The Thief’s Journal, which was first published in 1948 at the mid-point in Jean Genet’s career, stands between his earlier works of fiction and his later works of drama, and points in both directions. It is a long meditation on “betrayal, theft and homosexuality,” that is to say on Genet’s tastes and inclinations, on Genet himself. In part it is a fragmentary account of Genet’s life during the Thirties and early Forties. Its scenes, such as they are, are set in various European places, and we catch glimpses of Genet wandering through Barcelona, Antwerp, Gibralter, Czechoslovakia, Poland, and their respective prisons. Its characters, apart from Genet himself, are his associates in beggary, buggery, and assorted crimes. The activities in which these persons engage include thefts of various kinds, prostitution—homosexual and other—rolling homosexual clients, dope-peddling and running, pimping, passing counterfeit money, getting into and out of jail, and loving and betraying one another. It is a journal in the sense that it follows a roughly chronological order, that the narrator of the journal and the writer are clearly versions of the same person, that most of its episodes seem actually to have happened, and that it is written largely as a work of self-examination, self-justification, and self-creation. Mixed with the narrative episodes of the book are long passages of meditation; sometimes these passages take the form of lyrical effusion, sometimes of erotic reverie; sometimes they are disquisitions on the moral and metaphysical character of betrayal, theft, and homosexuality; and sometimes they seem to me mere exercises in ratiocination, mutterings on a very high level of sophistication. The real subject of these passages, and of the book as a whole, is always the same—the Genet who develops in the process of writing this book. In its form and structure, The Thief’s Journal most closely resembles Genet’s first work of fiction, Our Lady of the Flowers. Our Lady was largely concerned with Genet’s masturbatory fantasies while he was in prison; behind these daydreams and through gaps in their texture one could make out the figure of Genet himself. In The Thief’s Journal the emphasis has changed; the fantasies are still there, but they have been subdued and incorporated within a larger presence, Genet’s self-reflecting consciousness.

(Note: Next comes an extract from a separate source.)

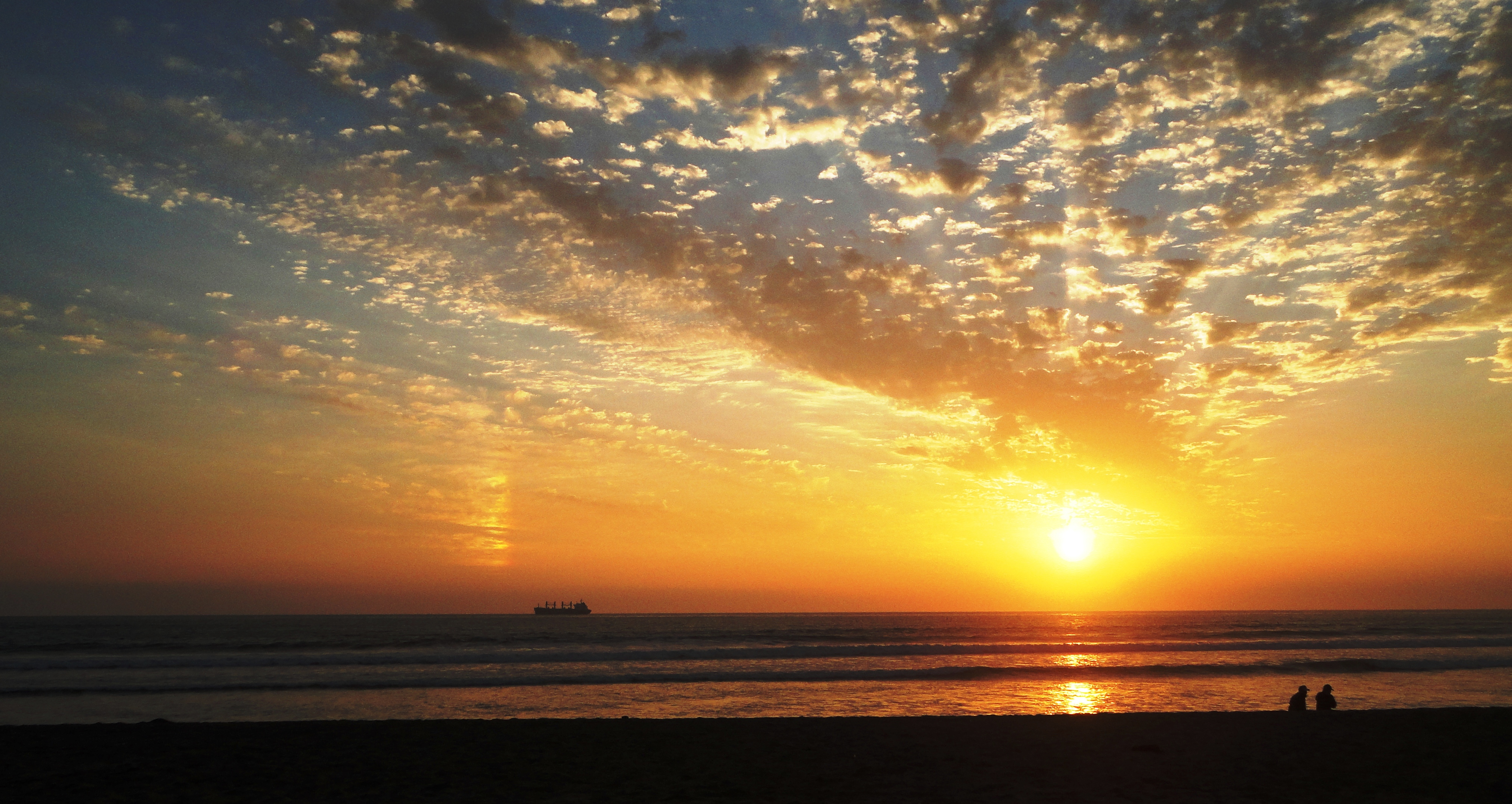 playa chinchorro

It would be an error, however, to to think of this as exceptional to modern literature. Genet’s work is unquestionably connected with a number of literary traditions. The Thief’s Journal in particular is very much a work of its time. It is a work of the Thirties, and takes its place next to the writings of Louis-Ferdinand Céline, to the Henry Miller of Tropic of Cancer, to the George Orwell of Down and Out in Paris and London and “Inside the Whale.” “It is the life of vermin that I am going to describe,” Genet remarks in an early passage in The Thief’s Journal; and he also says, “I was thus a louse, and conscious of being one.” He was not merely conscious; for as he describes his life as a beggar, tramp, and thief he also exalts and celebrates the condition of being outcast, abject, and destitute. “My life as a beggar familiarized me with the stateliness of abjection,” he writes, “for it took a great deal of pride (that is, of love) to embellish those filthy, despised creatures.” Existing in the “depths of…wretchedness, I was the lover of the poorest and homeliest,” and this experience, he asserts, was “a rare privilege,” for it allowed him to become “increasingly vile, more and more an object of disgust, up to that final point which is something still unknown but which must be governed by an aesthetic as well as moral inquiry.” Pursuing an exalted degradation still further, he wanders to Gilbralter where we see him picking up “the leftovers of the English soldiers. In that way I abased myself further. I no longer begged for money but for scraps of food. To which was added the shame of begging them from soldiers. I would feel unworthy if some soldier’s good looks or the potency of his uniform excited me. At night, I tried to sell myself to them, and I succeeded, thanks to the darkness of the narrow streets.” From here he pushes on to meet his destiny in further prostitution, crime, jail, and finally writing.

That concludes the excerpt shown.